At one point in her life, Miss Aguilar believed she was retarded. She grew up in a poor district of San Antonio, one of 16 children. At the age of 12, she dropped out of school to help her father in his business. She finally graduated from high school at the age of 25.

“I still could not speak English,” Miss Aguilar recalled. “I always felt insecure. It was pure hell.” It wasn’t until she was in college, pursuing her ambition to become a nurse, that she finally mastered English. Now she tells young Mexican Americans: “If you want to get ahead, you have to learn English and learn it well. The world won’t wait for you.”

There are 6,257 students in Houston’s bilingual classes this year.

New York City has a voluntary bilingual program in which 22,398 students are enrolled. The language breakdown is 13,848 Spanish-speaking students, 767 Italian, 427 French, 339 Yiddish, 203 Chinese and 200 Greek – plus 6,614 English-speaking students who enrolled to learn a second language.

Puerto Ricans win. The New York program, now voluntary, will become mandatory in September for all Hispanic children unable to participate effectively in classes taught in English. This conforms to a federal court consent decree won by Puerto Rican groups.

Some Hispanic parents and some educators would like to see the consent decree modified. Said Howard L. Hurwitz, principal of Long Island City High School: “I feel that students who study major subjects in their own native language with native-speaking teachers are going to become dependent on the foreign language and not learn English.”
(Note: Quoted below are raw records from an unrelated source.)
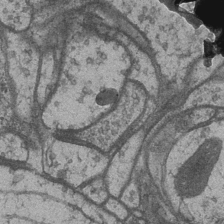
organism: Drosophila
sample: Optic medulla
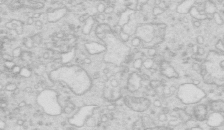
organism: Mouse
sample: Multiciliated cells
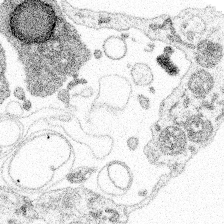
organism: Spongilla lacustris
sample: Multiple
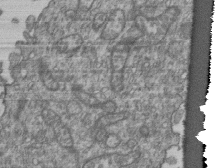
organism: Human
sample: Retinal organoid Rod and Cone cells
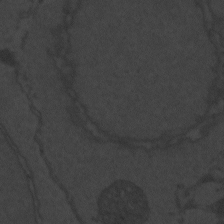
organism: Zebrafish
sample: Macrophage infected with Toxoplasma gondii
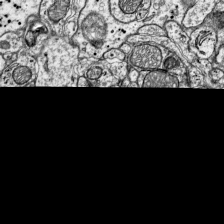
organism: Mouse
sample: Visual Cortex
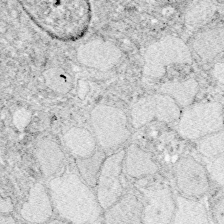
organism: Zebrafish
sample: Whole-Brain
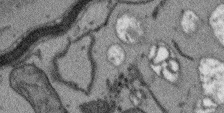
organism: Arabidopsis thaliana
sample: Root tip
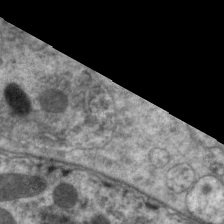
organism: C. elegans
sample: Pharynx
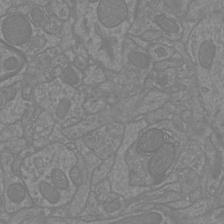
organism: Mouse
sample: Cortical neurons
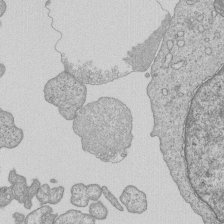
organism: Human
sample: MDA-MB-231 cells
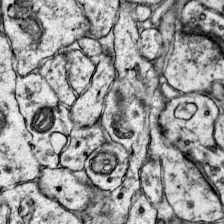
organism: Mouse
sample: Primary visual cortex
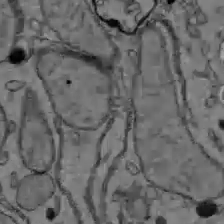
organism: C57BL Mouse
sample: Liver
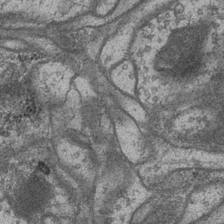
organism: Drosophila
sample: Optic medulla
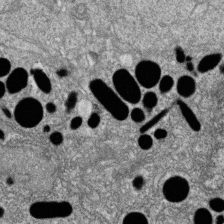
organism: Zebrafish
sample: Cilia; retinal pigment epithelium
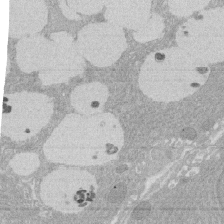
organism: Rat
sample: Salivary granule
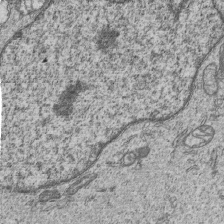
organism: Human
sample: MDA-MB-231 cells
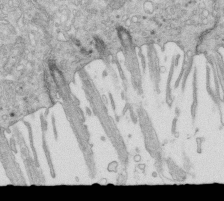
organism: Mouse
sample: Multiciliated cells
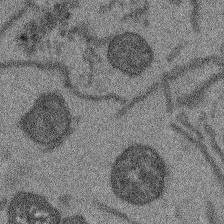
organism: Arabidopsis thaliana
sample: Root tip
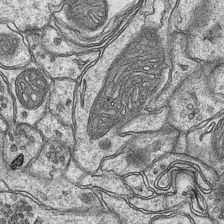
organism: Mouse
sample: CA1 Hippocampus
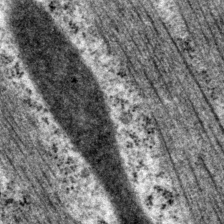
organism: P. pacificus
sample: Pharynx
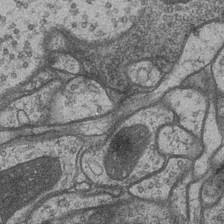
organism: Drosophila
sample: Optic medulla
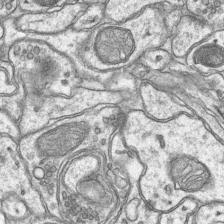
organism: Mouse
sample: CA1 Hippocampus
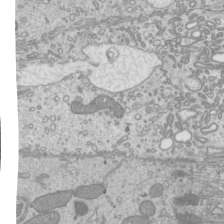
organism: Mouse
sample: Cilia; mouse epididymis
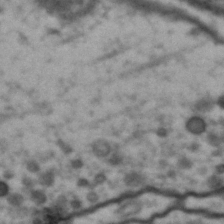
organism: Drosophila
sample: Brain
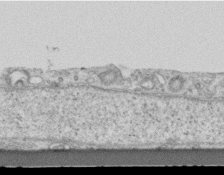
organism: Mouse
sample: Centriole in ependymal cells
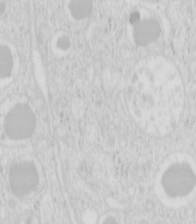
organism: Mouse
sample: Pancreas

Despite such criticisms, nearly 300 classroom demonstration projects, federally financed, are planned for the next school year to discover the best ways to help foreign-speaking students. Also planned is inservice training of about 9,000 teachers and paraprofessionals as more and more children of foreign-speaking parents get a helping hand so they can compete with other youngsters in U.S. public schools.